First, the EOIR really wants to cite
Iracheta, the one where the Fifth Circuit calls out the government for lying about a fake amendment to the Mexican Constitution? Really? More than anything else,
Iracheta is a precedent for the proposition that the DHS and EOIR have zero credibility in their statements about citizenship law. To the point, Congress has repeatedly enacted INA laws and amendments that are retroactive and also prospective changes to U.S. citizenship claims, the caveat being these advance a one-way ratchet opening the window to U.S. citizenship, including the portion of the 1952 law that was retroactive to children born on or after January 13, 1941. In short, Greenstein and Pauley have in front of them the plain text of exactly the sort of retroactive laws they claim do not exist.
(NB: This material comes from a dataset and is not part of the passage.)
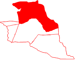 Ubicación de la parroquia Faría, municipio Miranda, estado Zulia, Venezuela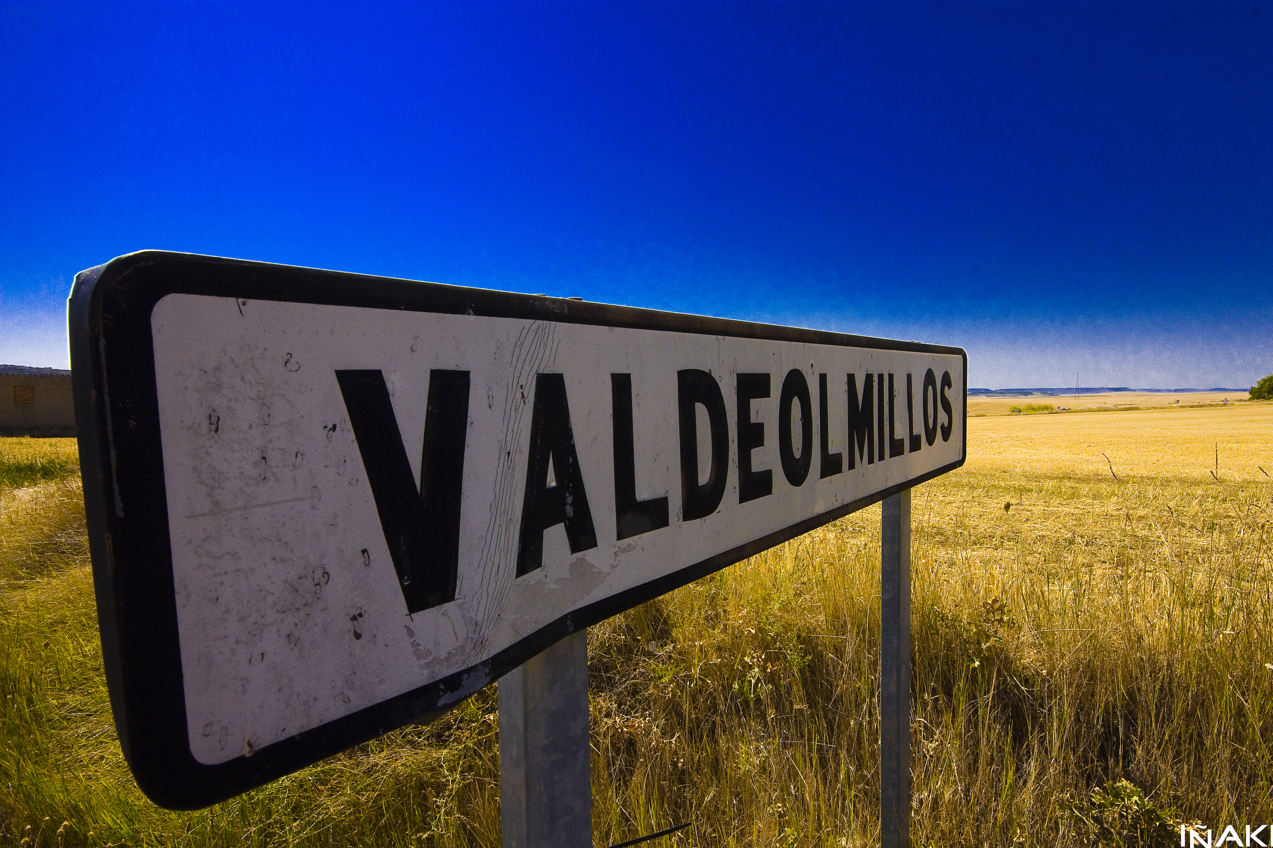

The law in effect for designating citizenship is whatever law Congress in the time frame of dispute indicates as its citizenship law, including bills passed subsequent to one's birth and that make one a U.S. citizen based on a legal fiction of retroactivity.
Not only
8 USC 1409 (b),
which includes dates that retrospectively make citizens of those born out of wedlock
between 1941and 1952, but also
8 USC 1407,
8 USC 1406,
8 USC 1405,
8 USC 1404,
8 USC 1403, and
8 USC 1402 also provide U.S. citizenship retroactively (e.g., a June 22, 1952 law stating "All persons born in Puerto Rico on or after January 13, 1941, and
subject to the jurisdiction of the United States, are citizens of the
United States at birth").
Matter of Rodriguez-Tejedor, 23 1&N Dec. 153, 163 (BIA 2001) references the 2000 Child Citizenship Act, and the federal regulations implementing it, which specify dates of eligibility that exclude the respondent, a clear difference with the 1986 Amendment on which Martinez is basing his legal challenge.
Pauley's citation of
United States v. Cervantes-Nava is a case challenging the longer lengths of time required for residence in conferring U.S. citizenship to those born in foreign countries to those who are children of married parents. It notes that the relevant statute is the one in place at the time of birth and ignores the plain text of statutes retroactively affording citizenship to those born decades earlier.
Relevant Portions of Statutes
(October 14, 1940, Public. No. 853)
66 Stat. 238
Public Law 99-653(Nov. 14, 1986)
The 1986 changes to the INA were further revised by a 1988 Act to "make technical corrections in immigration related laws.